The new company will operate under the name of bwin.party digital entertainment plc. Bwin, through its current shareholders will hold 51.7% of the new company and PartyGaming will hold 48.3%. Norbert Teufelberger, Co-CEO of Bwin, said that their products and target markets complement one another perfectly, and they can continue to expand their technology leadership in all online gaming product segments such as sports betting, poker, casino, bingo and games. What this means for the present players at both the web sites is that the PartyGaming and Bwin brands will be retained and function independently as they are presently doing. Players will not be required to make any adjustments.

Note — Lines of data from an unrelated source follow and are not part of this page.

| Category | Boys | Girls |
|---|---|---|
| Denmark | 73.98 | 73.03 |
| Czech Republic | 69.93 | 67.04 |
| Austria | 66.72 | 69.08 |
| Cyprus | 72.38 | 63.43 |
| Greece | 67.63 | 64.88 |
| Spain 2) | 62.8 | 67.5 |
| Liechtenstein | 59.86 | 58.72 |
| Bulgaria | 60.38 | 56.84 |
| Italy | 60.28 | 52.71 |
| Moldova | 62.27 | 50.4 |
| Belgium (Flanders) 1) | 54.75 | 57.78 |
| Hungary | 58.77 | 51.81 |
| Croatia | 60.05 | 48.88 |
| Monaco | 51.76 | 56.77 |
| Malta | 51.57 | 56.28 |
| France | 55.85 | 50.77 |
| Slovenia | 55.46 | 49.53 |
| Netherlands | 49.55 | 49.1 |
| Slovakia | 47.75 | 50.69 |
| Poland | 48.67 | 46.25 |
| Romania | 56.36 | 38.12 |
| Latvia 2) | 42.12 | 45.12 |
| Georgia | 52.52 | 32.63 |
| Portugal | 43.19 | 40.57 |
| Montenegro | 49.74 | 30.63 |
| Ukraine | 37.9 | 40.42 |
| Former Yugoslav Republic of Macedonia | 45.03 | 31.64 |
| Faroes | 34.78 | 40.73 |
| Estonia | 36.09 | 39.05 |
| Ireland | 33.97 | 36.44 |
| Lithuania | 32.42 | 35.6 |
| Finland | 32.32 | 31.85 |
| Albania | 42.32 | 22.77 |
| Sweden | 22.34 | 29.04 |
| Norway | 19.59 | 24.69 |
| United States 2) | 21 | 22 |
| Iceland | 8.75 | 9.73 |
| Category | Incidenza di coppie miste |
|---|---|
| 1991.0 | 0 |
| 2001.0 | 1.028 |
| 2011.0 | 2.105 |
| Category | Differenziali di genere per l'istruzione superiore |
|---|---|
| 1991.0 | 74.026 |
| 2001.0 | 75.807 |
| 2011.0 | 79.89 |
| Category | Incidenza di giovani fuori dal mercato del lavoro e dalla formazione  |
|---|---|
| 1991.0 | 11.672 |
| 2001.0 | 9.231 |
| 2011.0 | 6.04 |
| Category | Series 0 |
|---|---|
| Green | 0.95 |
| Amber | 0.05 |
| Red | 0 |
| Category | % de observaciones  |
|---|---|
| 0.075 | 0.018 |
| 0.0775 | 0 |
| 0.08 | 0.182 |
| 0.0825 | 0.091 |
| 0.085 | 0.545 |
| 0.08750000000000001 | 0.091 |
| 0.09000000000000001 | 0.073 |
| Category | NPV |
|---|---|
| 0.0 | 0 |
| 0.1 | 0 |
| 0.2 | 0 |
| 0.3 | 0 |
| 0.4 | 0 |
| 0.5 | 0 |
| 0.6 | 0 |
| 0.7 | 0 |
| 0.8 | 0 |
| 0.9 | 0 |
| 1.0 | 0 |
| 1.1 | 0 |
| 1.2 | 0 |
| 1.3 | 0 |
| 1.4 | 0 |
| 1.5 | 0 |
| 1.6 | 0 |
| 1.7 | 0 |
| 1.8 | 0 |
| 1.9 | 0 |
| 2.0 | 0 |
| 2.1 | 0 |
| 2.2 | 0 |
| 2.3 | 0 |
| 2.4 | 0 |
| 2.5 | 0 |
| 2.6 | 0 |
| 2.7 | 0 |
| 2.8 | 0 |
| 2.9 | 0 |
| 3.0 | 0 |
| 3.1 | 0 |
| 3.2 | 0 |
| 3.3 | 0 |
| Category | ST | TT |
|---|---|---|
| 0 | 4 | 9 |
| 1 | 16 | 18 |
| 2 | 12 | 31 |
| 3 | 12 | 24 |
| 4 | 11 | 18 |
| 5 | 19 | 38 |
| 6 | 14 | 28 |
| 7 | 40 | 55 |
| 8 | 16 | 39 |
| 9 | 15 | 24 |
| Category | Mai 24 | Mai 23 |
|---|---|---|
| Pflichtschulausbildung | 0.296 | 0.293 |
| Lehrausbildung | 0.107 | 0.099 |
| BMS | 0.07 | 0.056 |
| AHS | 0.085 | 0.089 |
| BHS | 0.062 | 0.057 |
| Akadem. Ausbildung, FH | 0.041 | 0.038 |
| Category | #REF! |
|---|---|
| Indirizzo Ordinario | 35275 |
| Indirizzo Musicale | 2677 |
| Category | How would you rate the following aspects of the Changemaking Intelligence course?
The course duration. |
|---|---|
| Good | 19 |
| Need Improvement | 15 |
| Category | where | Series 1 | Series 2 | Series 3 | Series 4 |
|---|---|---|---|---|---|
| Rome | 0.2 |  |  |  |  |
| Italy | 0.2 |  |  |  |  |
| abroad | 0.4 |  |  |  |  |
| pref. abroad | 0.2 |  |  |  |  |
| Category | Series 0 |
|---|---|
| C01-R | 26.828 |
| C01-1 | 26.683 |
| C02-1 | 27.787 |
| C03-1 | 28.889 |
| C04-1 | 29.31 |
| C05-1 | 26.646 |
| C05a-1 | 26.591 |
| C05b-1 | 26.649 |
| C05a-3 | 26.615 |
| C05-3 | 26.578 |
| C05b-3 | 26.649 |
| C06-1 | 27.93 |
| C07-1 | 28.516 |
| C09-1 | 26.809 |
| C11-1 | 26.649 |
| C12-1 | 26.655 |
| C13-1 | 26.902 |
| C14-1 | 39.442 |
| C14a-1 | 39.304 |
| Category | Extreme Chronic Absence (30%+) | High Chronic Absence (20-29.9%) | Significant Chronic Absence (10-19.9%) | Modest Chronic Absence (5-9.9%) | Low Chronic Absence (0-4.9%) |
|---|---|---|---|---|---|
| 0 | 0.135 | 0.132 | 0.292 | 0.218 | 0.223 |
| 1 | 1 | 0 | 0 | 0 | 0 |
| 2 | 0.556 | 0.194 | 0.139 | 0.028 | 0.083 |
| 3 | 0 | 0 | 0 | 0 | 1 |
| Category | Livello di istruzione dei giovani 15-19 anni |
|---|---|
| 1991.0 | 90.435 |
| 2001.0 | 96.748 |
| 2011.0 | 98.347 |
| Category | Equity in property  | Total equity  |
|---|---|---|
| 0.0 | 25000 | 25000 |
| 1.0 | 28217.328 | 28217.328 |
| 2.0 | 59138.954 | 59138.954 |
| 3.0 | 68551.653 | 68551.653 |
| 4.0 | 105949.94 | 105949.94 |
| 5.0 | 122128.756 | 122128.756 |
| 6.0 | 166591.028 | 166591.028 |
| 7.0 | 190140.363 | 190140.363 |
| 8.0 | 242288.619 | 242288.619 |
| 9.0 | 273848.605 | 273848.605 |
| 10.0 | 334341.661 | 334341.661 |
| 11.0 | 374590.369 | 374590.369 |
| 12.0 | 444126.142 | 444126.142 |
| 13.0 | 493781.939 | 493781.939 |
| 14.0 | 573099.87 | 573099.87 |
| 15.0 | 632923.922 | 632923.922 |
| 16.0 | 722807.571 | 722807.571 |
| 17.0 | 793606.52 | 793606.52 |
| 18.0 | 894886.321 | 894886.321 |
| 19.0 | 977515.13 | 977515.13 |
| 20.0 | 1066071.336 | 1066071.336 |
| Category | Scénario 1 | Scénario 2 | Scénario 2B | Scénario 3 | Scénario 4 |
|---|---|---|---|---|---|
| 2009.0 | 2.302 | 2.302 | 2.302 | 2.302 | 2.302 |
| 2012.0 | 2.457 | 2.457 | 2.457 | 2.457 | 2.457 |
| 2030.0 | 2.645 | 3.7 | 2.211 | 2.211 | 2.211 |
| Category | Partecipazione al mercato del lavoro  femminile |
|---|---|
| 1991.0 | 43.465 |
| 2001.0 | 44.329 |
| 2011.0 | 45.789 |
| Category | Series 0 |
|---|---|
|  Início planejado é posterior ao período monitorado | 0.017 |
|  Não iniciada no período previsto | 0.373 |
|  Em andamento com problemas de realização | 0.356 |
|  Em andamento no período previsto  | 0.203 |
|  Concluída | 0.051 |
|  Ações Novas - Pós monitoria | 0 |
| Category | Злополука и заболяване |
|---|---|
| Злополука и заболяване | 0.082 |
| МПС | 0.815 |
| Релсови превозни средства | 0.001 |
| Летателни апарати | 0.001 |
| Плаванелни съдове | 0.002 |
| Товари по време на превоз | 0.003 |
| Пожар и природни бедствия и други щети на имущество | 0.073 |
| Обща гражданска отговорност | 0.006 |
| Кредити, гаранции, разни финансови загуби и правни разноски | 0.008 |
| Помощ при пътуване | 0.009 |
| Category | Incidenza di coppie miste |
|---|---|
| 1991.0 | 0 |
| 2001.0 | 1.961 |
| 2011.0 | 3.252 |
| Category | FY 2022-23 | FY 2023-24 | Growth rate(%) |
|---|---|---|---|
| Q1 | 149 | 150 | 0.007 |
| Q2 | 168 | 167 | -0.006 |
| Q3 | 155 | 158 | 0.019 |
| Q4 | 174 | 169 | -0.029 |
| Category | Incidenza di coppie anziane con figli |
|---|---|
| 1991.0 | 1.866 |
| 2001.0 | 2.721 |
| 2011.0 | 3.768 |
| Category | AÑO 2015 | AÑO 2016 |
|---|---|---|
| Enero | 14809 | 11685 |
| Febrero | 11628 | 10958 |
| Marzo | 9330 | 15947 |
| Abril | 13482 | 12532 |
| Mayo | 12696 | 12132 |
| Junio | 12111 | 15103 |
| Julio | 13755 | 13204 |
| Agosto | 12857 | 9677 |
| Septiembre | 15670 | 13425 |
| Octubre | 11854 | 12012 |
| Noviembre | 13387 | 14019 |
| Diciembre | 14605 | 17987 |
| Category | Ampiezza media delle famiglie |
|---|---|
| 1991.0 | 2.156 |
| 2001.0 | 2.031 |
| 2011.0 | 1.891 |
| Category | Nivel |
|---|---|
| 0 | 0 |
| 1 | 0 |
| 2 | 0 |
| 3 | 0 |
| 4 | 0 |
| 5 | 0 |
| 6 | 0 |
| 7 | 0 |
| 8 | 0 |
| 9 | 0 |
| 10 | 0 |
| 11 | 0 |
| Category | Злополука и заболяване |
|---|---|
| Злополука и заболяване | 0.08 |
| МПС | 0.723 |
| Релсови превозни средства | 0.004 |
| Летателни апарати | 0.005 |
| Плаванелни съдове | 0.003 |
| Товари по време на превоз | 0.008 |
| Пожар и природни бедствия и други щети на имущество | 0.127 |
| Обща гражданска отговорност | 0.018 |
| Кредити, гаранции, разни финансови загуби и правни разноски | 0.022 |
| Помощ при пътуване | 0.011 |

The combined entity bwin.party will have its headquarters in Gibraltar and be listed on the London Stock Exchange. Currently PartyGaming also operates from Gibraltar. However, the Bwin brand will continue to operate from Austria. Teufelberger and Jim Ryan, PartyGaming's current CEO, will head the company as Co-CEOs. The merged operator will continue to focus on B2C products, an area in which it enjoys considerable strength. However, because of the financial muscle gained through the merger the company will make inroads into B2B and B2G businesses. Teufelberger elucidated, "Our many years of online know-how, healthy balance sheet, and one of the largest pools of poker liquidity in any regulated market will make us an attractive business partner." The annual synergies resulting from this merger are expected to be around €55 million. The savings should start accruing from the year 2012 and the full effect will be felt from the year 2013.

The steps involved to bring fruition to the merger were also outlined. The Executive Board of Bwin will convene an Extraordinary General Meeting on January 28, 2011. In this meeting the shareholders are expected to approve the merger. Assuming this goes through the merger is expected to be legally effective by the end of the first quarter of 2011. Existing Bwin shareholders will be given 12.23 PartyGaming shares for each Bwin share. Bwin shareholders not interested in the merged company can sell their shares on the Vienna Stock Exchange before the merger or can exercise their entitlement to a cash settlement. The amount of the cash settlement has been set at €23.52.